Finding this out is what made me become a vegan, you consider making the change, if you need help doing it or want to find out more info, here's a handy beginners guide to going vegan
good luck!

Grockle Thu 28-Mar-13 21:11:18

I was aware of it but reading the details is one of the reasons I became veggie and then vegan. I am no longer either but very rarely eat meat and then, only meat that I have bought directly from local farmers.

I also have big concerns about the impact on the environment. I tend to live by the 'an it harm none, do what the will' rede... eating chicken does hurt someone/thing so I won't eat them.

unlucky83 Sun 12-May-13 14:47:57

Not a veggie or vegan and (sorry!) no intention of being one ...
But I couldn't be a vegetarian and still use dairy products ...what did you think happened to the male calves???? And cows have to calf every two years to keep producing milk...50% of calves destined to die - normally shot at a few days old for dog food because meat is so cheap (we are prepared to spend so little) and cows have been so specifically bred to be either dairy or beef that it isn't worth fattening the male diary calves up for meat ...even veal. And the price of milk doesn't help either...
(Grandparents had dairy farm ...sold 30+ yrs ago - even then they were trying cross breeding dairy/beef to solve the male calf 'problem'...before meat was relatively more expensive they could sell them to beef farmers -now farmers really can't afford to reduce their milk output/produce smaller beef carcasses by even trying this ....)
Same with male chicks (gassed at birth) ...

EachAndEveryHighway Thu 30-May-13 09:49:28

Realise this is an oldish thread, but what the hell! Can't resist adding my pennies worth.

the way cows are treated is digusting, they dont get to keep there babies - Actually that's just dairy cows that don't keep their calves, beef cattle do keep their calves, that's why they're called suckler cows. So if you buy good-quality beef from a local butcher the chances are that animal will have stayed with its mother for months and months.

The dairy calves that are taken away from their mothers are kept in groups with other calves, and for the most part are fed cows milk, not powdered replacement milk (unlike many human babies FFS!) In the summer they are usually kept in grass fields, and in the winter in open-plan barns. They really do enjoy life!!

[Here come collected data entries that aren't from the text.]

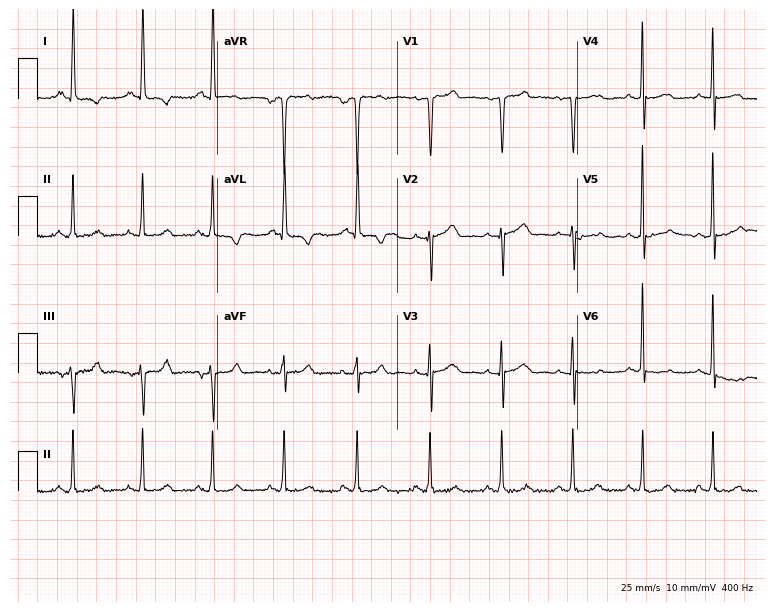
Resting 12-lead electrocardiogram (7.3-second recording at 400 Hz). Patient: a woman, 61 years old. None of these six findings is recorded: first-degree AV block, right bundle branch block, left bundle branch block, sinus bradycardia, atrial fibrillation, sinus tachycardia.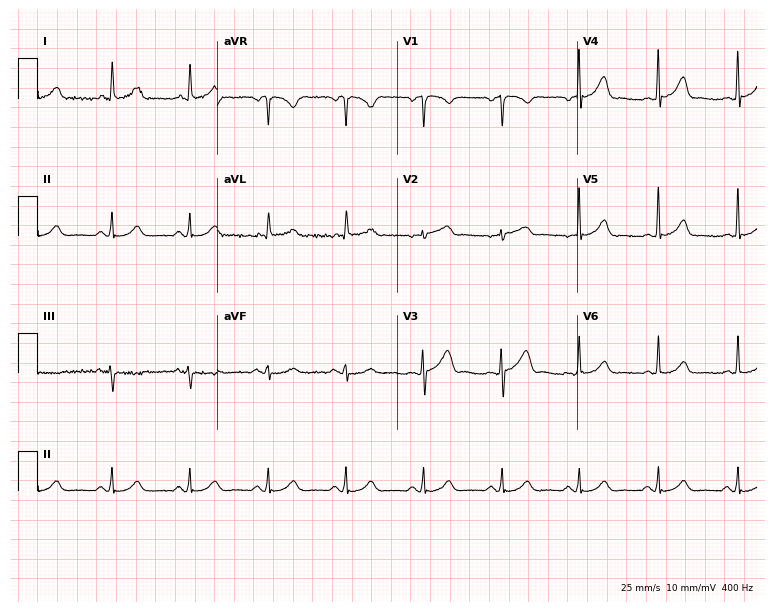
12-lead ECG from a male, 59 years old. Labelled as a normal ECG.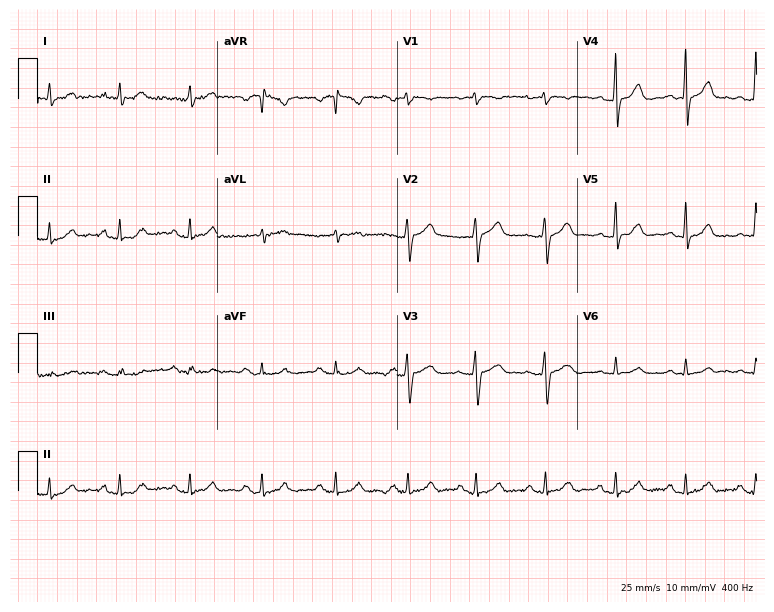
Electrocardiogram (7.3-second recording at 400 Hz), a female, 40 years old. Overall reading on record: normal ECG.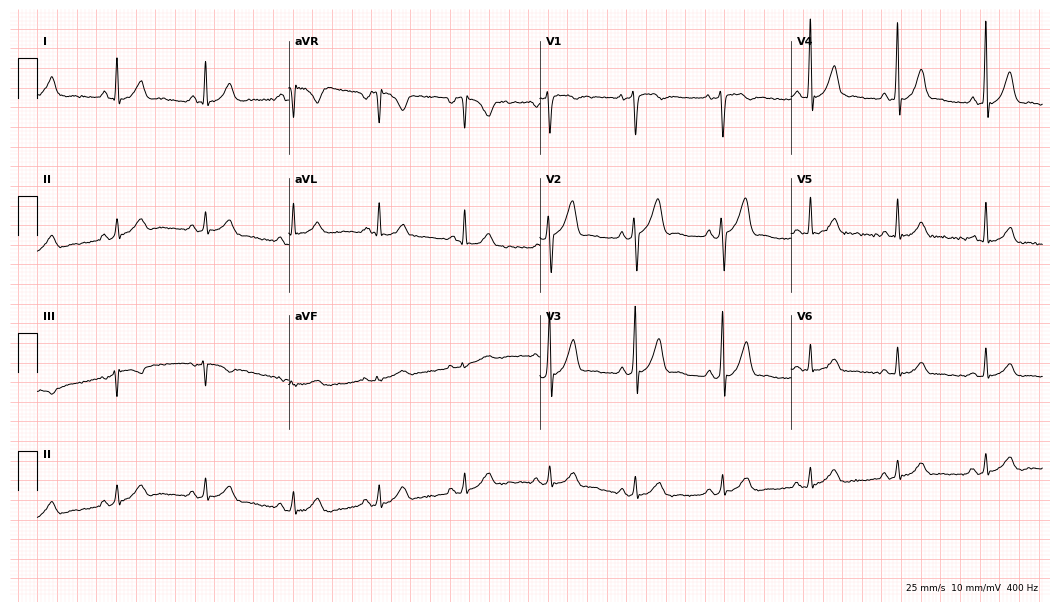
Standard 12-lead ECG recorded from a 52-year-old male. Read as a normal ECG.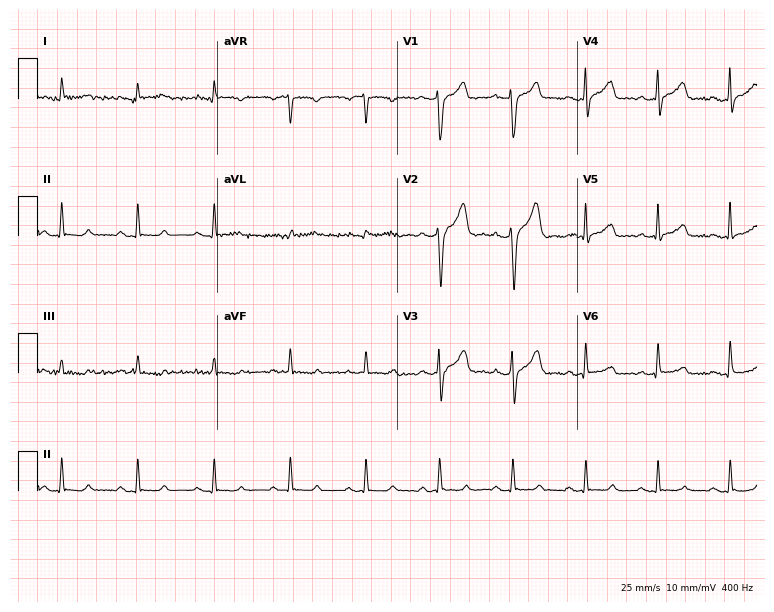
Resting 12-lead electrocardiogram (7.3-second recording at 400 Hz). Patient: a man, 56 years old. None of these six findings is recorded: first-degree AV block, right bundle branch block, left bundle branch block, sinus bradycardia, atrial fibrillation, sinus tachycardia. Only these six findings were labelled.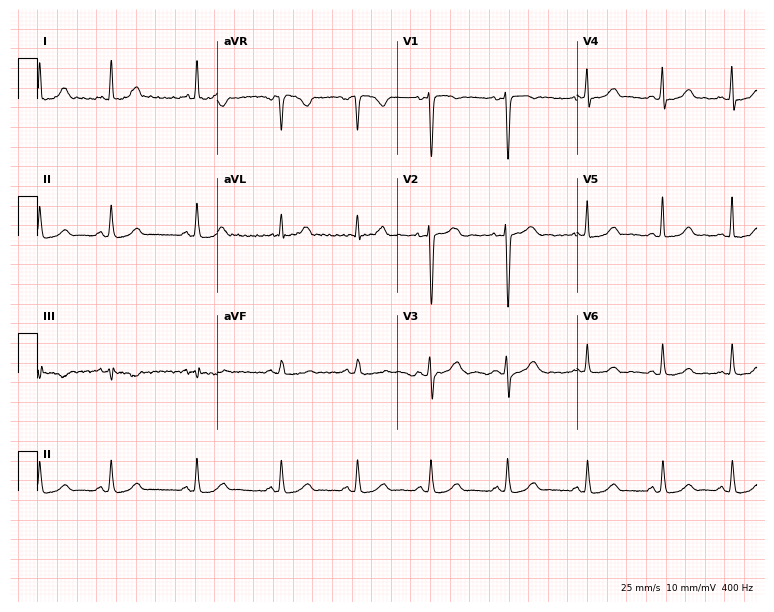
ECG (7.3-second recording at 400 Hz) — a 44-year-old female. Labelled as a normal ECG.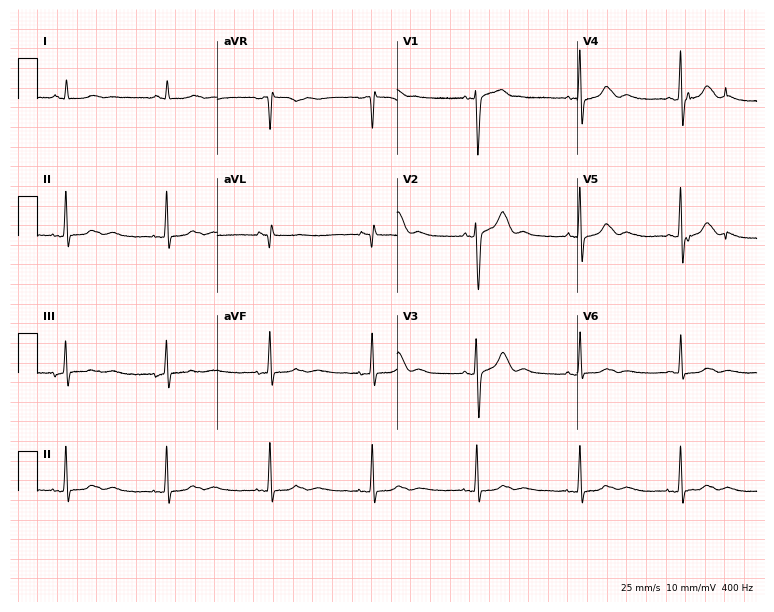
Resting 12-lead electrocardiogram (7.3-second recording at 400 Hz). Patient: a 68-year-old woman. None of these six findings is recorded: first-degree AV block, right bundle branch block, left bundle branch block, sinus bradycardia, atrial fibrillation, sinus tachycardia.

Male calves are usually not killed now, they are kept and fattened as the price of beef is high.

chickens only live for 72 weeks before they're considered useless and male chicks are killed. Well, male chicks to be grown for meat are not killed, only the ones which are hatched for egg-laying. Yes, this is not good (commercially it is not viable to do it in any other way), but if you felt strongly about this you could buy your eggs and meat from a small-holding or hobby chicken-keeper, who would as likely as not keep the male chicks until they were of an age to go in the freezer, even if they were an egg-laying variety rather than a meat-variety. In fact many smallholders prefer 'duel-purpose' varieties of chicken so there is no waste.

My philosophy is to respect the animal and make sure that its life is very enjoyable from beginning to end - i.e. free range, organic diet, social (other animals of the same variety to hang out with), and enjoy the meat on my plate all the more because of the fab life its had.

To ensure high welfare, buy organic, or from a smallholding.